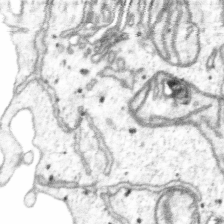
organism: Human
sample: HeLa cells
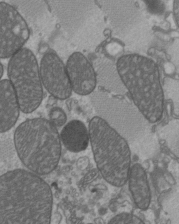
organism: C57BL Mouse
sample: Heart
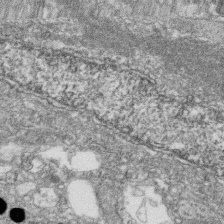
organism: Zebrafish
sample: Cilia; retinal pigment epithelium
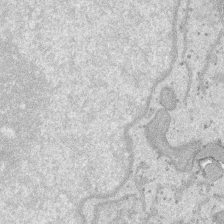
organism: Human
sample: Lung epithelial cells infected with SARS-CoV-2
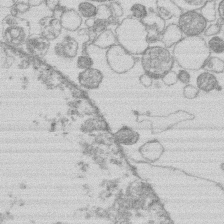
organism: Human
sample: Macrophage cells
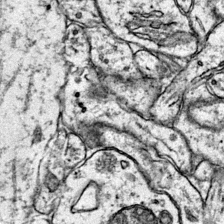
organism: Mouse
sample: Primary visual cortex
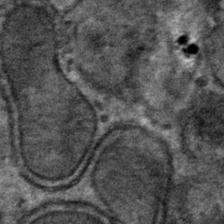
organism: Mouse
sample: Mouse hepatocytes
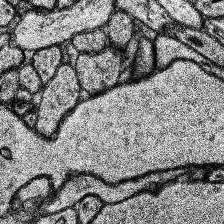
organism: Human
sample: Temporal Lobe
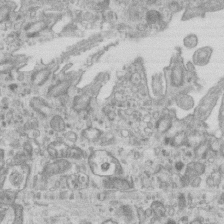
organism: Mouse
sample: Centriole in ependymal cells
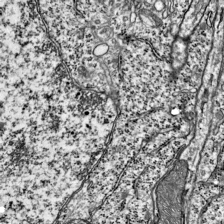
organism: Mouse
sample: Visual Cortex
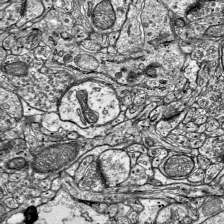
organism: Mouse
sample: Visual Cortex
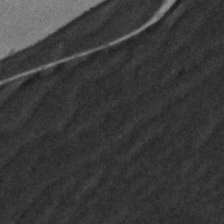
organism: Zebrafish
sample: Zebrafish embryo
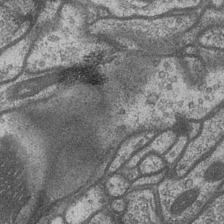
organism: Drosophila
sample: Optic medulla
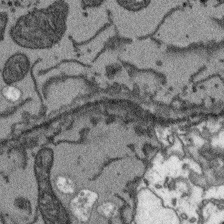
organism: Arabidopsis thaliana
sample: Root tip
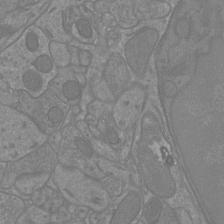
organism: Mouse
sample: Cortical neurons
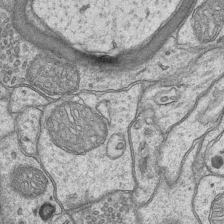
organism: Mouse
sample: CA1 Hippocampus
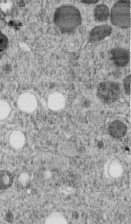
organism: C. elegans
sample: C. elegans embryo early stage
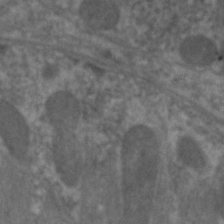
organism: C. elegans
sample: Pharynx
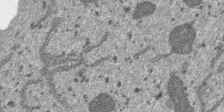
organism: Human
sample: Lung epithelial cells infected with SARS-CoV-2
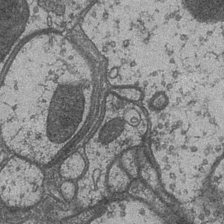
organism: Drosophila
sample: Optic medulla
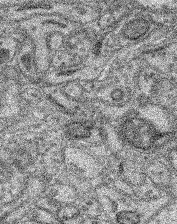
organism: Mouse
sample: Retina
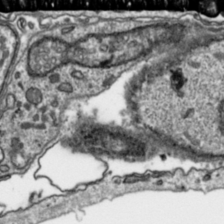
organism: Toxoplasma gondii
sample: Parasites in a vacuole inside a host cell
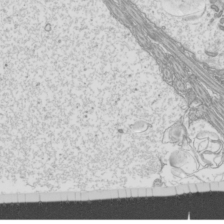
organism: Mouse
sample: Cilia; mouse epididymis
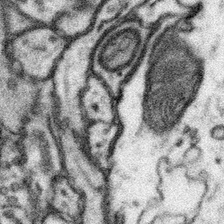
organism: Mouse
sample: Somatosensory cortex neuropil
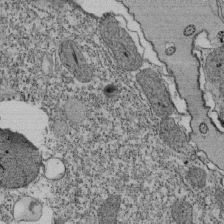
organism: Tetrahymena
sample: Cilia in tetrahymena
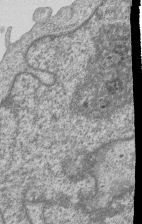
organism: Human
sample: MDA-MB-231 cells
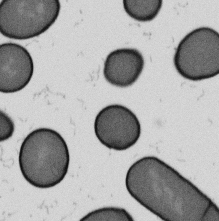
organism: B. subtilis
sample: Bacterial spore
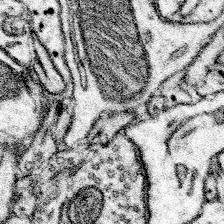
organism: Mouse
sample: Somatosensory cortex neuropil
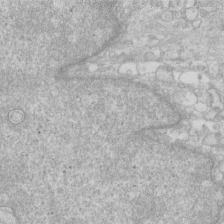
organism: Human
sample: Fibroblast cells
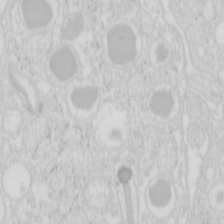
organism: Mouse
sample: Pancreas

## What you will do
Exact copy, no pictures: please print every record above as written.

## Reply
organism: Human
sample: HeLa cells
organism: C57BL Mouse
sample: Heart
organism: Zebrafish
sample: Cilia; retinal pigment epithelium
organism: Human
sample: Lung epithelial cells infected with SARS-CoV-2
organism: Human
sample: Macrophage cells
organism: Mouse
sample: Primary visual cortex
organism: Mouse
sample: Mouse hepatocytes
organism: Human
sample: Temporal Lobe
organism: Mouse
sample: Centriole in ependymal cells
organism: Mouse
sample: Visual Cortex
organism: Mouse
sample: Visual Cortex
organism: Zebrafish
sample: Zebrafish embryo
organism: Drosophila
sample: Optic medulla
organism: Arabidopsis thaliana
sample: Root tip
organism: Mouse
sample: Cortical neurons
organism: Mouse
sample: CA1 Hippocampus
organism: C. elegans
sample: C. elegans embryo early stage
organism: C. elegans
sample: Pharynx
organism: Human
sample: Lung epithelial cells infected with SARS-CoV-2
organism: Drosophila
sample: Optic medulla
organism: Mouse
sample: Retina
organism: Toxoplasma gondii
sample: Parasites in a vacuole inside a host cell
organism: Mouse
sample: Cilia; mouse epididymis
organism: Mouse
sample: Somatosensory cortex neuropil
organism: Tetrahymena
sample: Cilia in tetrahymena
organism: Human
sample: MDA-MB-231 cells
organism: B. subtilis
sample: Bacterial spore
organism: Mouse
sample: Somatosensory cortex neuropil
organism: Human
sample: Fibroblast cells
organism: Mouse
sample: Pancreas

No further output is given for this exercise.